Con prisa, Su Fang se recompuso y pidió a una dependienta que llamara a una ambulancia y a la policía. Respiró hondo y se levantó para calmar a todos.
—Tranquilícense todos, escúchenme primero.
Su Fang gritó. Desafortunadamente, estas personas estaban demasiado agitadas y no la dejaron hablar en absoluto. Alguien incluso la empujó con fuerza. Como llevaba tacones altos, con este empujón, se cayó. Su tobillo se hinchó rápidamente, haciéndola jadear de dolor.
—¿Qué están haciendo? Si hay un problema, resuélvanlo. ¿Por qué empujan a la gente? Seguridad, ¿dónde están los guardias de seguridad?
Al ver a Su Fang ser empujada, Xia Tangxin estaba furiosa y ansiosa. Rápidamente protegió a Su Fang detrás de ella y gritó a la multitud.
Más de 30 guardias de seguridad rodearon a Xia Tangxin, Su Fang y la persona que estaba echando espuma por la boca.
—Soy la dueña de la Tienda de Frutas Rocío Dulce. Investigaremos este asunto y averiguaremos si fue la fruta que vendimos lo que causó que este hombre quedara así. Además, aquellos que dicen que hay algo mal con mi fruta, den un paso adelante.

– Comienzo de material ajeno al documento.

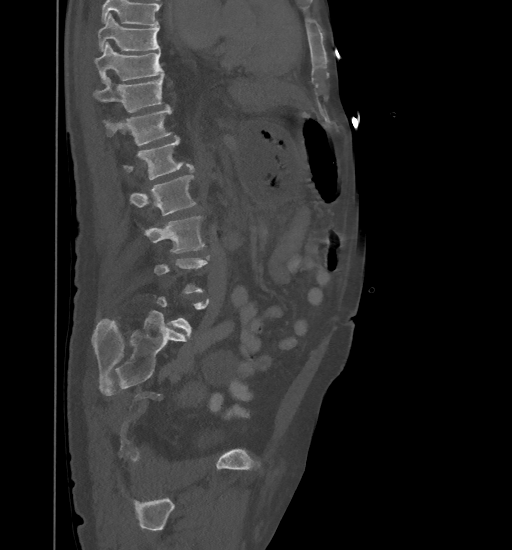

CT spine; sagittal view; Bone window (WL 400, WW 1800). Each box given as x1,y1,x2,y2. Not every vertebra on this slice has a box: a vertebra is boxed only from the first to the last slice where its cross-section is at least a third of its largest, and this slice is outside that range for at least one of them. Where the top of the scan cuts through a vertebra, that vertebra gets no label or box. The labeled vertebrae in this slice are: T9 at x1=98, y1=13, x2=159, y2=51, T10 at x1=94, y1=42, x2=163, y2=83, T11 at x1=93, y1=74, x2=164, y2=112, T12 at x1=104, y1=107, x2=171, y2=146, L1 at x1=123, y1=136, x2=194, y2=179, L2 at x1=129, y1=175, x2=195, y2=216, L3 at x1=145, y1=216, x2=205, y2=252.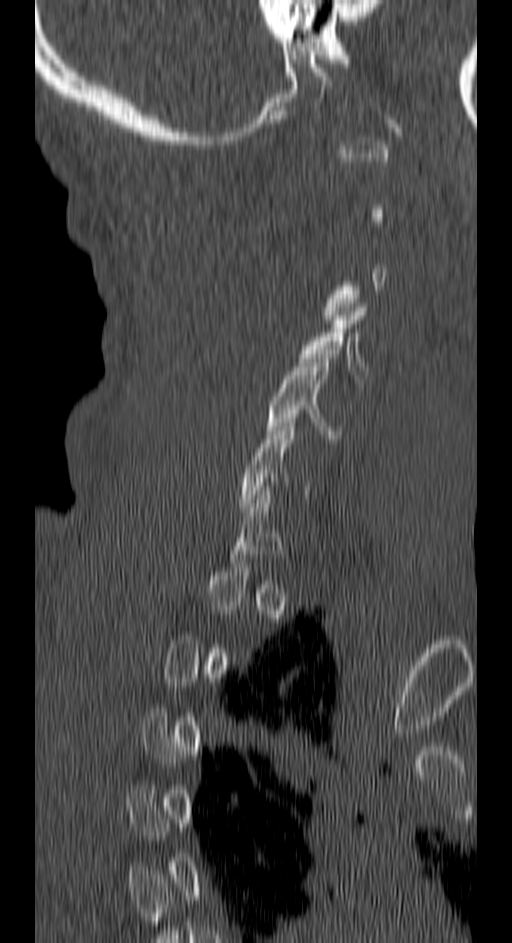
Spine computed tomography · image width 150 mm · sagittal view · bone window. Box edges are left/top/right/bottom in pixels. A vertebra is boxed only from the first to the last slice where its cross-section is at least a third of its largest; slices outside that range leave it without a box. 2 vertebrae labeled — C5 at left=267, top=354, right=339, bottom=438; C4 at left=298, top=303, right=368, bottom=379.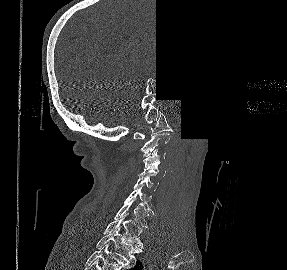

Computed tomography of the spine; sagittal reformat; Bone window (WL 400, WW 1800); a portion of the image is blanked out (constant pixel value)

<vertebrae><v name="T2" x1="96" y1="227" x2="141" y2="265"/><v name="T1" x1="103" y1="213" x2="143" y2="248"/><v name="C7" x1="114" y1="197" x2="148" y2="227"/><v name="C6" x1="123" y1="186" x2="154" y2="214"/><v name="C5" x1="134" y1="174" x2="158" y2="192"/><v name="C4" x1="138" y1="162" x2="167" y2="177"/><v name="C3" x1="143" y1="149" x2="165" y2="167"/><v name="C2" x1="140" y1="133" x2="169" y2="156"/><v name="C1" x1="133" y1="112" x2="173" y2="138"/></vertebrae>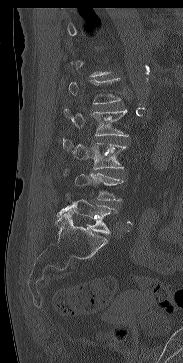 Spine CT · sagittal view · bone-window reconstruction · image width 183 mm
Each vertebra is boxed only on the slices from the first to the last where its cross-section reaches a third of its largest, so a slice outside that range leaves it unboxed.
<vertebrae><v name="L1" x1="69" y1="78" x2="120" y2="104"/><v name="L2" x1="64" y1="109" x2="128" y2="136"/><v name="L3" x1="63" y1="140" x2="126" y2="169"/><v name="L4" x1="64" y1="168" x2="123" y2="200"/><v name="L5" x1="56" y1="199" x2="116" y2="234"/></vertebrae>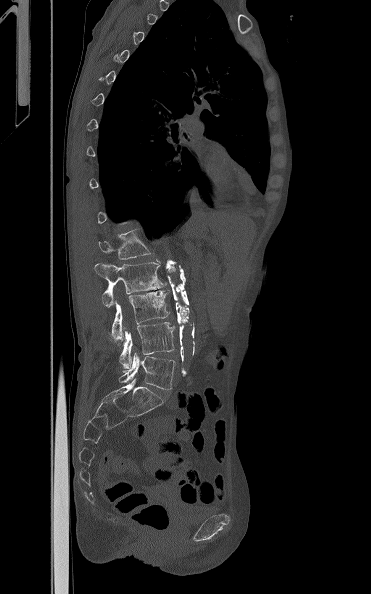
CT, spine. sagittal view. W/L 1800/400 HU. 371x594 px
<vertebrae><v name="L5" x1="119" y1="352" x2="175" y2="389"/><v name="L4" x1="119" y1="322" x2="174" y2="369"/><v name="L3" x1="110" y1="290" x2="170" y2="340"/><v name="L2" x1="95" y1="262" x2="168" y2="307"/><v name="L1" x1="98" y1="229" x2="152" y2="259"/></vertebrae>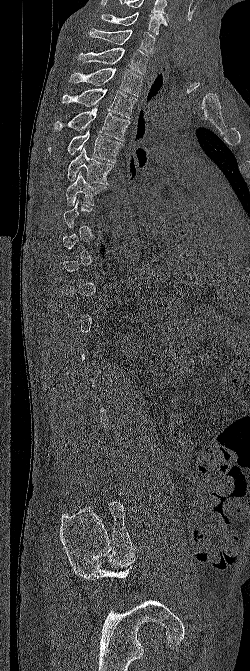

Computed tomography of the spine; the image spans 250 mm across; sagittal view
Coordinates as <box>x1,y1,x2,y2</box>.
A vertebra gets a box only on the slices from the first to the last where its cross-section is at least a third of its largest; on a slice outside that range it gets none.
This scan's labels start at C6 at the top and end at L5 at the bottom.
T7: <box>66,171,106,205</box>
T6: <box>67,147,113,184</box>
T5: <box>48,129,123,162</box>
T4: <box>54,107,130,141</box>
T3: <box>61,87,137,118</box>
T2: <box>68,68,142,96</box>
T1: <box>77,47,149,74</box>
C7: <box>89,28,155,53</box>
C6: <box>101,12,168,34</box>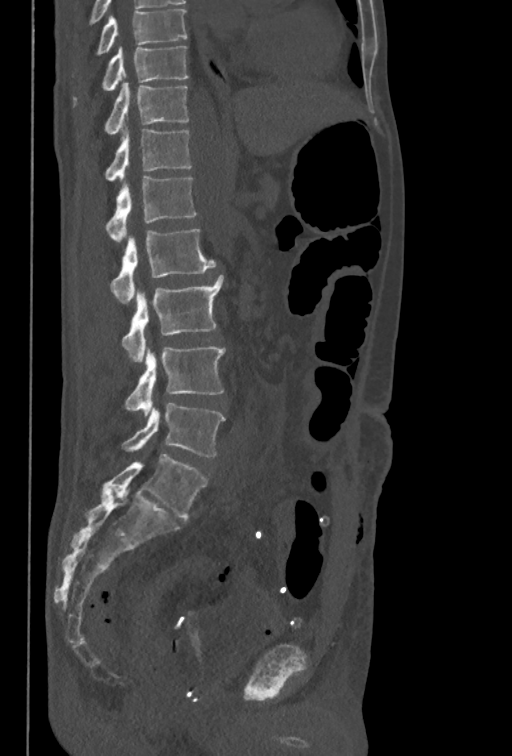
CT spine. sagittal view. bone window

Each box is [x1, y1, x2, y2] in pixels: top-left corner, then bottom-right corner.
This scan's labels start at T10 at the top and end at L5 at the bottom.
{"vertebrae":{"T10":[73,46,189,107],"T11":[104,82,189,135],"T12":[104,126,192,182],"L1":[105,176,196,241],"L2":[109,229,216,303],"L3":[121,275,223,361],"L4":[124,346,226,415],"L5":[121,403,226,456]}}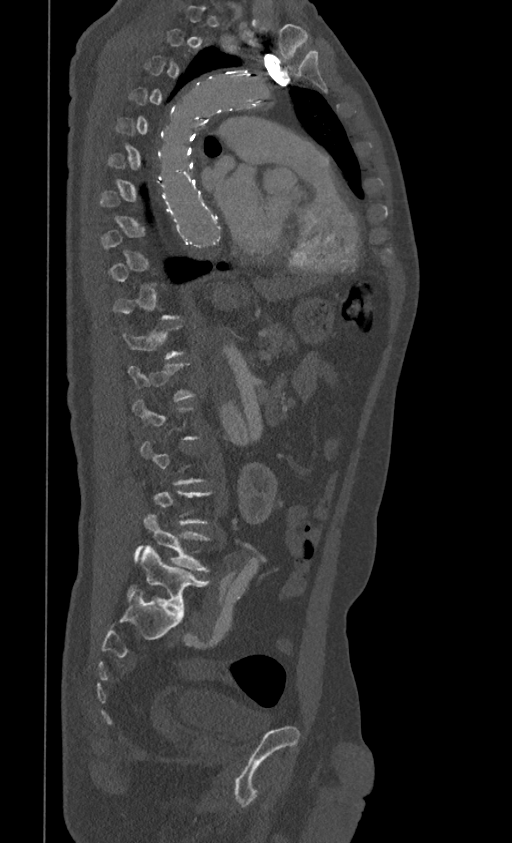 CT, spine. 399 mm across the image. sagittal view
Box values are [left, top, right, bottom] in pixels.
A vertebra is boxed only from the first to the last slice where its cross-section is at least a third of its largest; slices outside that range leave it without a box.
{"vertebrae":{"L4":[135,513,209,572],"L5":[126,545,208,615]}}

Si calumnian mi negocio sin evidencia, los demandaré. Ahora, esperemos a que llegue la ambulancia y veamos qué dirá el médico.
—Ustedes solo son un grupo de estafadores. ¿Cómo pueden tener la cara para responder?
—Es cierto. Nos vendieron frutas venenosas a un precio tan alto. ¡Qué indignante!
La gente alrededor miraba con desprecio a Xia Tangxin y Su Fang, criticándolas con rectitud, como si fueran personas malvadas.
Xia Tangxin estaba mareada por la discusión. Cuando escuchó a estas personas criticándola, estaba enojada y ansiosa. Gritó:
—Todos, escúchenme. Si realmente es nuestra culpa, los compensaremos según la ley. Si no es nuestra culpa, tendré que pedirles a todos que se disculpen.
—¿Disculpas? ¿Estás calificada para recibir nuestras disculpas?
—Pfft, hay algo mal con tu fruta. ¿Cómo puede ser tan grande una fruta normal? Debes haberles inyectado esteroides.
—Escuché que si tomas demasiado de esa hormona, morirás. No se dejen engañar por ella.
—Es verdad. No se dejen hechizar por su apariencia. Debe ser una estafadora.
—¡Sí, es una estafadora! No podemos dejar que sigan con la tienda. Todos, destrúyanla.
—Destrocen todas estas frutas venenosas.
Algunos de ellos tomaron las manzanas de los estantes y las arrojaron al suelo. Las grandes y redondas manzanas rojas se hicieron pedazos.
Al ver esto, los demás se emocionaron aún más. Levantaron las frutas y las arrojaron al suelo.
Algunos de los espectadores estaban impactados por esta escena. No creían que la Fruta Rocío Dulce fuera venenosa. Después de todo, todos la habían comido. Además, también habían experimentado sus beneficios.
—Deténganse, todos ustedes, deténganse. —A Xia Tangxin le dolía el corazón cuando veía a estas personas tirando sus frutas como locos.
—¡Vaya, qué animado está esto aquí!
De repente, se escuchó una voz suave y gentil, pero por alguna razón, sonaba aterradora.